• [Available records]

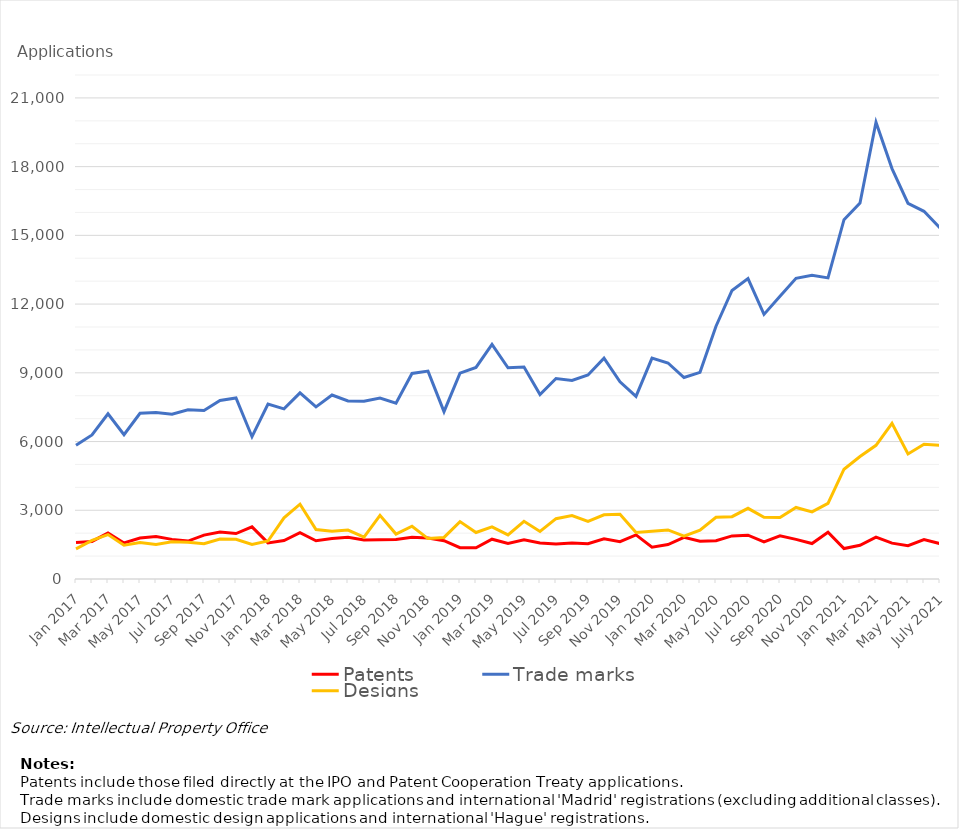
| Category | Patents | Trade marks | Designs |
|---|---|---|---|
| Jan 2017 | 1596 | 5843 | 1318 |
| Feb 2017 | 1640 | 6288 | 1687 |
| Mar 2017 | 2011 | 7214 | 1940 |
| Apr 2017 | 1573 | 6297 | 1474 |
| May 2017 | 1790 | 7234 | 1592 |
| Jun 2017 | 1853 | 7263 | 1502 |
| Jul 2017 | 1730 | 7197 | 1627 |
| Aug 2017 | 1657 | 7389 | 1600 |
| Sep 2017 | 1915 | 7359 | 1544 |
| Oct 2017 | 2055 | 7792 | 1745 |
| Nov 2017 | 1983 | 7901 | 1736 |
| Dec 2017 | 2277 | 6211 | 1507 |
| Jan 2018 | 1575 | 7634 | 1658 |
| Feb 2018 | 1676 | 7428 | 2672 |
| Mar 2018 | 2022 | 8127 | 3267 |
| Apr 2018 | 1670 | 7512 | 2160 |
| May 2018 | 1767 | 8030 | 2083 |
| Jun 2018 | 1821 | 7769 | 2136 |
| Jul 2018 | 1704 | 7757 | 1832 |
| Aug 2018 | 1713 | 7897 | 2777 |
| Sep 2018 | 1725 | 7673 | 1960 |
| Oct 2018 | 1818 | 8972 | 2302 |
| Nov 2018 | 1787 | 9076 | 1765 |
| Dec 2018 | 1670 | 7304 | 1815 |
| Jan 2019 | 1367 | 8984 | 2505 |
| Feb 2019 | 1361 | 9234 | 2031 |
| Mar 2019 | 1737 | 10243 | 2274 |
| Apr 2019 | 1552 | 9219 | 1923 |
| May 2019 | 1710 | 9251 | 2520 |
| Jun 2019 | 1569 | 8053 | 2074 |
| Jul 2019 | 1527 | 8752 | 2634 |
| Aug 2019 | 1571 | 8670 | 2768 |
| Sep 2019 | 1540 | 8907 | 2511 |
| Oct 2019 | 1755 | 9636 | 2800 |
| Nov 2019 | 1630 | 8607 | 2827 |
| Dec 2019 | 1926 | 7970 | 2028 |
| Jan 2020 | 1392 | 9642 | 2082 |
| Feb 2020 | 1506 | 9428 | 2143 |
| Mar 2020 | 1819 | 8794 | 1871 |
| Apr 2020 | 1648 | 9021 | 2127 |
| May 2020 | 1671 | 11035 | 2694 |
| Jun 2020 | 1880 | 12593 | 2721 |
| Jul 2020 | 1911 | 13110 | 3085 |
| Aug 2020 | 1616 | 11551 | 2694 |
| Sep 2020 | 1886 | 12340 | 2686 |
| Oct 2020 | 1731 | 13126 | 3124 |
| Nov 2020 | 1548 | 13254 | 2930 |
| Dec 2020 | 2043 | 13143 | 3303 |
| Jan 2021 | 1330 | 15686 | 4792 |
| Feb 2021 | 1472 | 16412 | 5347 |
| Mar 2021 | 1831 | 19936 | 5836 |
| Apr 2021 | 1565 | 17914 | 6794 |
| May 2021 | 1455 | 16398 | 5458 |
| June 2021 | 1719 | 16049 | 5880 |
| July 2021 | 1543 | 15319 | 5840 |

• [What this task involves]
Set down exactly the line that holds "7512 | 2160 |" and all lines after it to the end of the data.

• [Exercise answer]
| Apr 2018 | 1670 | 7512 | 2160 |
| May 2018 | 1767 | 8030 | 2083 |
| Jun 2018 | 1821 | 7769 | 2136 |
| Jul 2018 | 1704 | 7757 | 1832 |
| Aug 2018 | 1713 | 7897 | 2777 |
| Sep 2018 | 1725 | 7673 | 1960 |
| Oct 2018 | 1818 | 8972 | 2302 |
| Nov 2018 | 1787 | 9076 | 1765 |
| Dec 2018 | 1670 | 7304 | 1815 |
| Jan 2019 | 1367 | 8984 | 2505 |
| Feb 2019 | 1361 | 9234 | 2031 |
| Mar 2019 | 1737 | 10243 | 2274 |
| Apr 2019 | 1552 | 9219 | 1923 |
| May 2019 | 1710 | 9251 | 2520 |
| Jun 2019 | 1569 | 8053 | 2074 |
| Jul 2019 | 1527 | 8752 | 2634 |
| Aug 2019 | 1571 | 8670 | 2768 |
| Sep 2019 | 1540 | 8907 | 2511 |
| Oct 2019 | 1755 | 9636 | 2800 |
| Nov 2019 | 1630 | 8607 | 2827 |
| Dec 2019 | 1926 | 7970 | 2028 |
| Jan 2020 | 1392 | 9642 | 2082 |
| Feb 2020 | 1506 | 9428 | 2143 |
| Mar 2020 | 1819 | 8794 | 1871 |
| Apr 2020 | 1648 | 9021 | 2127 |
| May 2020 | 1671 | 11035 | 2694 |
| Jun 2020 | 1880 | 12593 | 2721 |
| Jul 2020 | 1911 | 13110 | 3085 |
| Aug 2020 | 1616 | 11551 | 2694 |
| Sep 2020 | 1886 | 12340 | 2686 |
| Oct 2020 | 1731 | 13126 | 3124 |
| Nov 2020 | 1548 | 13254 | 2930 |
| Dec 2020 | 2043 | 13143 | 3303 |
| Jan 2021 | 1330 | 15686 | 4792 |
| Feb 2021 | 1472 | 16412 | 5347 |
| Mar 2021 | 1831 | 19936 | 5836 |
| Apr 2021 | 1565 | 17914 | 6794 |
| May 2021 | 1455 | 16398 | 5458 |
| June 2021 | 1719 | 16049 | 5880 |
| July 2021 | 1543 | 15319 | 5840 |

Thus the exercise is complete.